David Stern and others in the NBA have been making noise about changing the face of Olympic basketball when Rio hosts the Games in 2012.
The man who thinks that 18-year-olds are too young for his league has hinted about making the basketball competition limited to players 23 and under, a move that is somehow equally greedy and shortsighted about economy. The greed comes from the desire to hold an NBA-operated World Cup of Basketball that would send money to the league's owners instead of to the International Olympic Committee.
Given how much fuss was just made about Jeremy Lin, we shouldn't need to point out the benefits of international exposure for NBA teams. Not that you need to evoke Lin's name in a league that has grown exponentially since they first introduced the Dream Team to the world in 1992.
There are great benefits to having the best players in the world playing in the Olympic Games, although it is surely too great a leap to suggest that every owner in the NBA is smart enough to find a way to leverage those benefits into more financial success for themselves.
As the man who grew the NBA from an afterthought to a main event, Stern should be able to see those benefits and explain them to a group that pays someone like Landry Fields big money as a free agent.
You could start by showing them a tape of the United States' 126-97 win over Argentina, a game that the U.S. blew open in the second half after a serious battle in the first half. Anyone who saw that game saw Kevin Durant playing his otherworldly brand of offensive basketball and it is impossible to imagine watching it without seeing the potential to sell that around the world every four years.
The game was so hotly contested that Carmelo Anthony took a cheap shot to the groin near the end of the third quarter, something that seemed to touch off an even deeper level of play from the Americans. And that was just a preliminary game.
The medal round is going to be stuffed wall-to-wall with great players playing close games and shooting for an upset for the ages against the United States. Impossible? Ask Mike Eruzione.
Baseball is gone from the Olympics because the lack of world class players made the games totally irrelevant. Basketball could not be more relevant right now and every one of these games is free marketing for the league worth an infinite amount of money in an increasingly global market.
Is it too one-sided? Perhaps, but the post-1992 basketball world has improved across the board with blinding speed and that's something that is hard to imagine happening without the NBA jumping on board.

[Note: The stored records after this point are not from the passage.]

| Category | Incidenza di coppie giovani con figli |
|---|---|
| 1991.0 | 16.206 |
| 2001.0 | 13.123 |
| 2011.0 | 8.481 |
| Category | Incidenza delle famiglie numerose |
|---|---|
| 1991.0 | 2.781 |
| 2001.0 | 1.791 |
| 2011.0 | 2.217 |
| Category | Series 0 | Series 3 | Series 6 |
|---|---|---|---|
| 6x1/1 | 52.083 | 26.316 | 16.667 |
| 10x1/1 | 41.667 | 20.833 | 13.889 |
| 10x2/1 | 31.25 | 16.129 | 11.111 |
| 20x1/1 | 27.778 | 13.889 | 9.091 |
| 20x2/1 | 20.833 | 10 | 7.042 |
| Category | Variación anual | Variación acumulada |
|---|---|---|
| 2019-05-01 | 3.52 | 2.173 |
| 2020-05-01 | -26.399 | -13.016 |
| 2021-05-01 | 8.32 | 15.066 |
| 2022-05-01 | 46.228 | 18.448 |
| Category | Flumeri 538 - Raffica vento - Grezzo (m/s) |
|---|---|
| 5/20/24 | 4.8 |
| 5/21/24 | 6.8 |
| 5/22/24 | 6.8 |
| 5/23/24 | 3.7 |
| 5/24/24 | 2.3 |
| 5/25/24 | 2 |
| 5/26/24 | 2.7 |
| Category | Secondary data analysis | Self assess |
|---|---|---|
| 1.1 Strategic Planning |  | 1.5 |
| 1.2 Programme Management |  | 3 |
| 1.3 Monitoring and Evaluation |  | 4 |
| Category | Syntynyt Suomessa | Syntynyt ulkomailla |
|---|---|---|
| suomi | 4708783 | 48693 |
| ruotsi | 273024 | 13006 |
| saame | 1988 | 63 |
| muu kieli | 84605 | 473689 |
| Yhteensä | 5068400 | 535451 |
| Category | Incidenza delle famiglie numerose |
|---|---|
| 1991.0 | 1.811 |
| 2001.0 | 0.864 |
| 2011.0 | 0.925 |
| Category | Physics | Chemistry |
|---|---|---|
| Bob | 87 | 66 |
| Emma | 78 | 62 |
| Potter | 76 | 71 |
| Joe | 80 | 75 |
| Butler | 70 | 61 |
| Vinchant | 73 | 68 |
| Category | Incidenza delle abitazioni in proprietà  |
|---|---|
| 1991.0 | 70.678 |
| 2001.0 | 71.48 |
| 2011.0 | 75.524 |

And overwhelming victories by one or two countries don't seem to bother anyone when it comes to cycling, badminton, table tennis or certain swimming events. Such is the nature of the Olympic Games and the narrative of trying to topple the king of the hill has always been a popular one in sports.
If the NBA tries to pull some shenanigans when it comes to the Olympic rosters, the IOC should call their bluff and drop basketball from the program. The Olympics is about the best athletes in the world and nothing else should be acceptable as part of the program.
Soccer is the best example of that. It's going to be hard for any Olympic event to top the thrills of Monday's U.S.-Canada game that ended with Alex Morgan's header for goal with 30 seconds left in what wound up as a 4-3 win and berth in the gold medal game for the United States.
It was consequential, nerve-racking and memorable. Those three words will never be mentioned about men's soccer, which has the age restrictions basketball is thinking about and not even a scintilla of the relevance that the distaff side brings to the table.
Seeing the way that has played out forces you to ask just one question of Stern and his cronies. Why would the NBA willingly relegate its sport to a second class spot in the global sports hierarchy when being on the first tier has been one of the greatest successes in the history of the game?